European Commission issues approval for faricimab (Vabysmo) for treatment of retinal vein occlusion

The approval "could have a significant impact for people who have retinal vein occlusion." Image credit: ©Africa Studio – stock.adobe.com

In a press release, Roche announced that the European Commission (EC) has approved faricimab (Vabysmo) for the treatment of visual impairment due to macular oedema secondary to retinal vein occlusion (RVO). This third indication applies to branch RVO (BRVO) or central RVO (CRVO). The approval follows a positive CHMP opinion at the end of June for faricimab for this indication. Faricimab is also approved for neovascular age-related macular degeneration (nAMD) and diabetic macular oedema).¹

The approval is based on results from the global Phase III BALATON (NCT04740905) and COMINO (NCT04740931) trials, which were randomly assigned, multicentre, double-masked studies that evaluated the efficacy and safety of faricimab compared to aflibercept. The BALATON study was conducted in 553 patients with branch RVO. The COMINO study was conducted in 729 patients with central retinal or hemiretinal vein occlusion.

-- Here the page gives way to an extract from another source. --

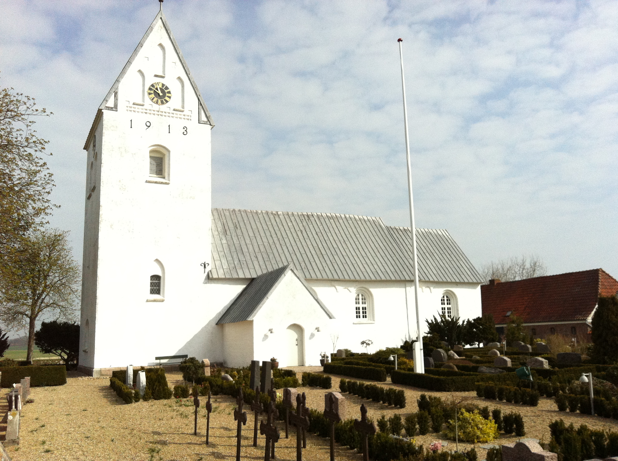 Hjortlund kirke den 4. maj 2013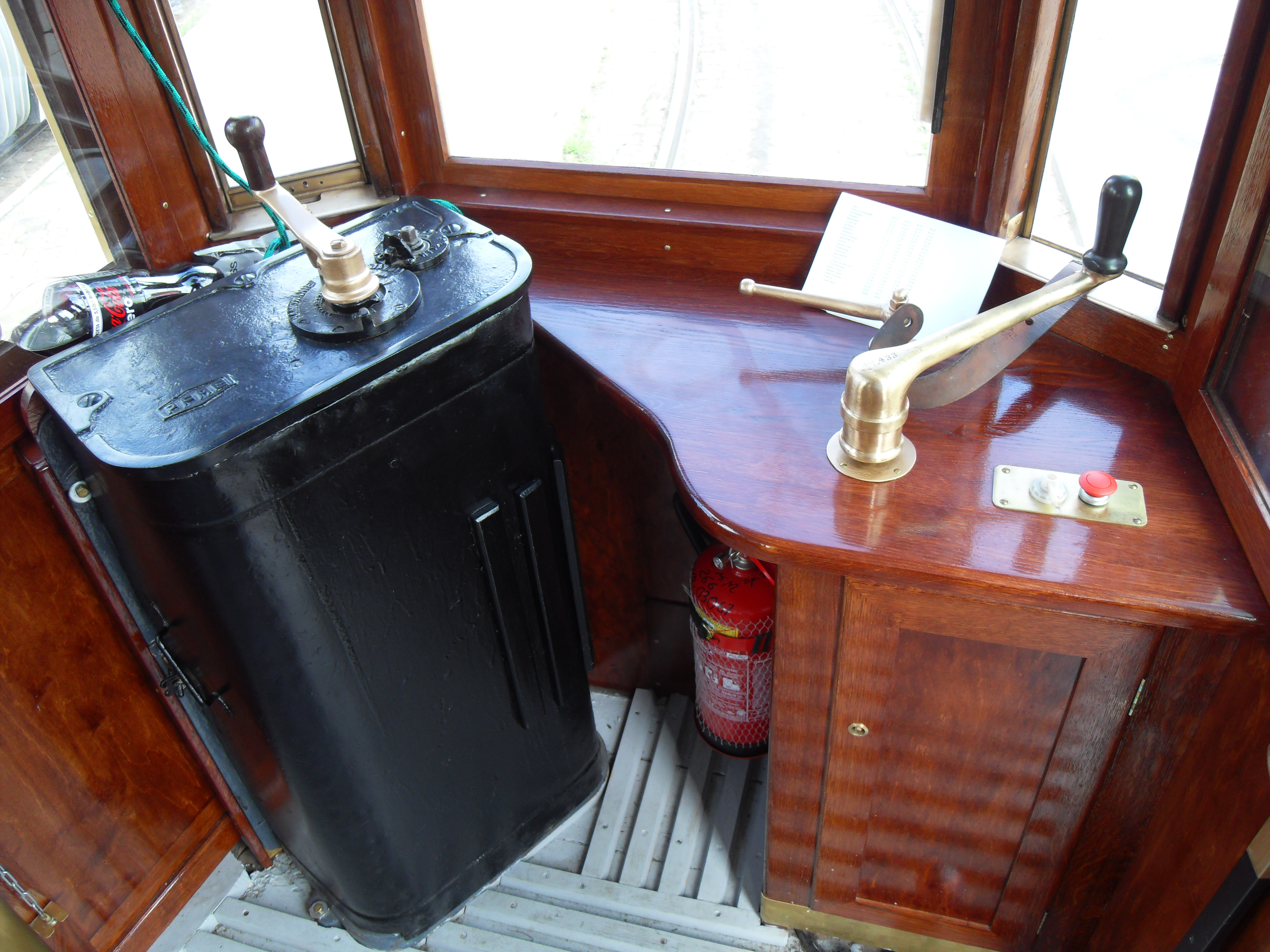 Tramwaj Bergmann w Gdańsku, stanowisko motorniczego.

For the first 20 weeks, patients were randomly assigned 1:1 to receive 6 monthly injections of either faricimab (6.0 mg) or aflibercept (2.0 mg). From weeks 24 to 72, all patients received faricimab (6.0 mg) up to every 4 months using a personalised dosing regimen and treat-and-extend approach.

The primary endpoint of each study was the change in best-corrected visual acuity from baseline at 24 weeks. Secondary endpoints included change in central subfield thickness (CST) from baseline over time up to 24 weeks. Both studies met their primary endpoint. The average vision gains from baseline were similar between the two treatments in both studies. A secondary endpoint demonstrated² that faricimab achieved "rapid and robust drying of retinal fluid, as measured by reduction in CST from baseline." In the latest press release, Roche also noted that “longer-term data up to 72-weeks showed that nearly 60% of people receiving Vabysmo in BALATON and nearly 48% of people in COMINO were able to extend their treatment intervals to 3 or 4 months apart.”¹

Professor Frank Holz, chairman and professor, Department of Ophthalmology, University of Bonn, Germany, commented on the impact RVO has on patients’ quality of life. “People with retinal vein occlusion have limited treatment options which require regular clinic visits,” he said.¹ “This approval could have a significant impact for people who have retinal vein occlusion and their caregivers, who together have to navigate the devastating impact of their disease on their ability to drive, read, socialise, travel and pursue hobbies.”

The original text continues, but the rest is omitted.